Return to Syllabus   Dr. Andrew Wood
Office: HGH 210; phone: (408) 924-5378
Email: wooda@email.sjsu.edu
Web: http://www.sjsu.edu/faculty/wooda

Schudson, M. (1987). The new validation of popular culture: Sense and sentimentality in academia. Critical Studies in Mass Communication, 4(1), 51-68.

Note: These comments are not designed to "summarize" the reading. Rather, they are available to highlight key ideas that will emerge in our classroom discussion. As always, it's best to read the original text to gain full value from the course.

The author begins by defining popular culture. He states, “Popular culture can be understood broadly as beliefs and practices, and the objects through which they are organized, that are widely shared among a population” (p. 51). He then explains how popular culture - both folk and mass - has risen above its one-time status as “trash” to be considered a topic worthy of academic inquiry. Schudson denotes three dimensions of popular culture study - production, content, and reception.

He begins by describing how U.S. sociologists (and political scientists) initially found that the production of mass media content is generally unable to change a person’s attitudes and behaviors. Schudson then turns to European criticism (notably, the Frankfurt School), which argued differently. European academics argued that mass society was becoming increasingly powerful - even replacing family and community ties as the site of meaning production. He singles out Max Horkheimer and Theodor Adorno [learn more] as theorists who warned of the rising culture industry. Schudson notes that many scholars in the U.S. and Europe later turned to hegemony as a means to understanding culture. Hegemony reflects a process through which “the state achieves its power not only through force but through defining a reality that citizens freely accept” (p. 53). Hegemony is not monolithic. Rather, it contains a continuum of practices that range from domination to resistance. More recently, Schudson notes, sociologists have complicated the study of popular culture further by attending to organizational and market realities that shape the production of cultural texts as much as a concepts such as individual “authorship” or collective ideology.
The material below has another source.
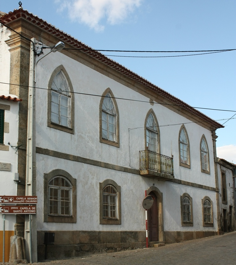 Solar do Barão de Proença-a-Velha (fachada sul)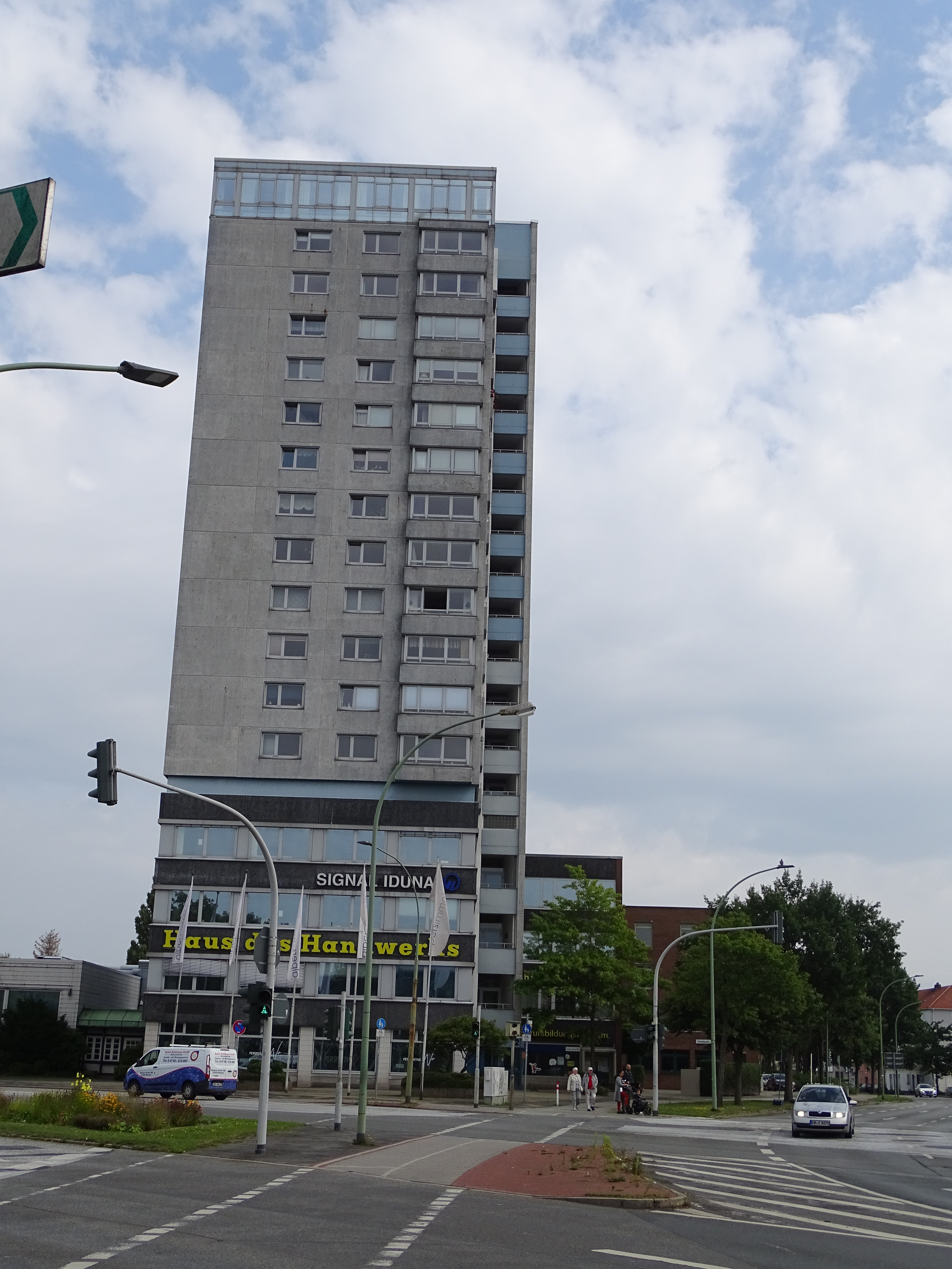 Ehemaliges Haus des Handwerks („Iduna-Hochhaus“) am Elbinger Platz in Bremerhaven-Geestemünde. Kreishandwerksmeister Wilhelm Krohne bemühte sich um eine Gewerbeförderungsanstalt. Am 16. April 1968 wurde der Beschluss gefasst, die Förderanstalt in Form eines 16-stöckigen Hochhauses zu errichten. Das Richtfest fand am 30. Oktober 1970 statt, die Einweihung im September 1972. Der Baustil lässt die Neue Heimat erkennen.

The author then shifts his focus to how anthropologists have expanded the notion of text beyond traditional writings to include oral storytelling, rituals, and performances, even the consumption of meals (citing Mary Douglas). Here, Schudson emphasizes how the study of this expanded range of texts does more than merely reflect cultural meanings; these texts provide a way to imagine a culture from an idealized point of view. He cites Clifford Geertz and Victor Turner who recast popular culture texts as “ways a culture thinks out loud about itself” (p. 57). In contrast, Schudson argues that most colleges and universities have been slow to expand the definition of what “counts” as a text worthy of study. This, he says, creates a problem. If we are to study some texts but not others, how shall we decide where to start? Who can make that decision? Does “meaning” emerge from the Work or in what Roland Barthes (pronounced Bart) defines as the Text, “something that is produced by reader as much as by writer” (p. 59)? Perhaps, Schudson proposes, we should seek to be active players rather than passive readers in the co-production of texts.
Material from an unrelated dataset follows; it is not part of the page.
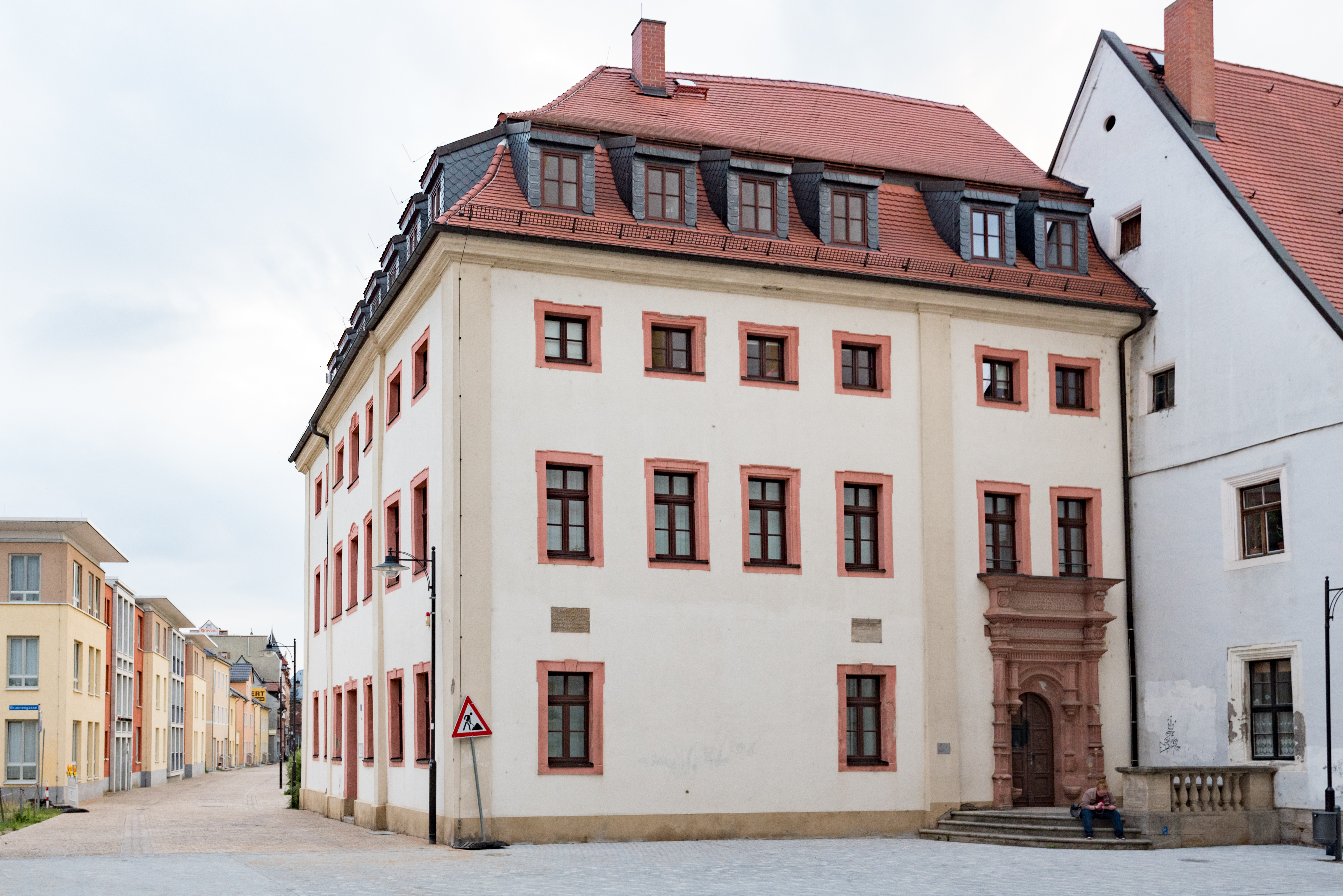 Weißenfels, Marienstraße 1a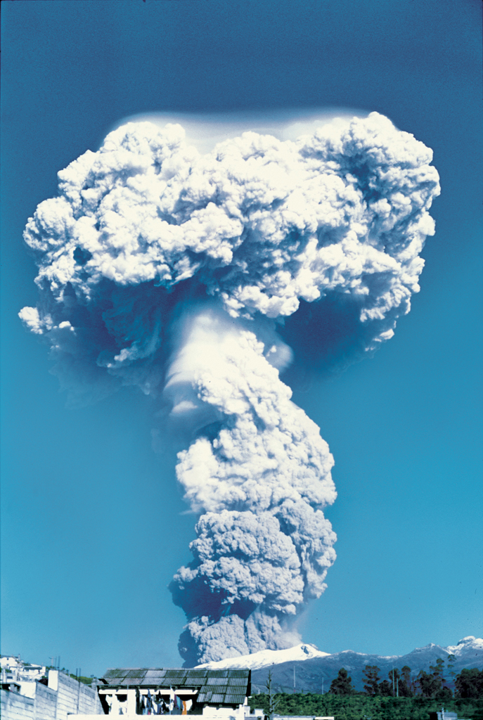 erupcion del volcan guagua pichincha el año 2000

Schudson shifts once more, focusing on how the audiences of popular culture texts wield more power than one might imagine. To illustrate, Schudson describes Janice Radway’s pathbreaking Reading the Romance, which rejected the notion that audiences can be lumped into broad categories - and argued that individual readers of even the most banal texts manage to use them for their own purposes. Here, Schudson explores how subcultures may appropriate or co-opt dominant culture in clever ways, which might be unrecognizable to folks in power. Even so, Schudson notes how audiences continue to be constructed. His description of how Shakespeare became transformed during the nineteenth and twentieth centuries from a pleasure of the masses into a High Culture text provides an apt example. Audiences may be powerful, but they also exist within an interlocking set of social forces.

Schudson concludes with some reminders of the limitations of these trends in production, content, and reception. Initially, he argues that the study of production without meaning runs the risk that “art” may become an empty term. He then warns us to consider how the choice of text to study is always selfish; we should not create readings that are devoid of context by, for example, ignoring their “native” interpretations. Nor, in our haste to expand our sphere of study beyond traditional texts should we ignore the cumulative potential of the written word. Finally, we should expand our understanding of audiences, abandoning the dichotomy of dupe and critic. This represents a particular obligation for colleges and universities: “The new validation of popular culture should not lead higher education to abandon its job of helping students to be critical and playful readers, helping to deepen and refine in them a capacity for significant response. Instead it should enhance these efforts with new respect for how, in some spheres and in some ways and despite some limits, students (and others) have been critical and playful readers all along” (p. 66). While this piece was published in 1987, the challenges it posits remain for us today.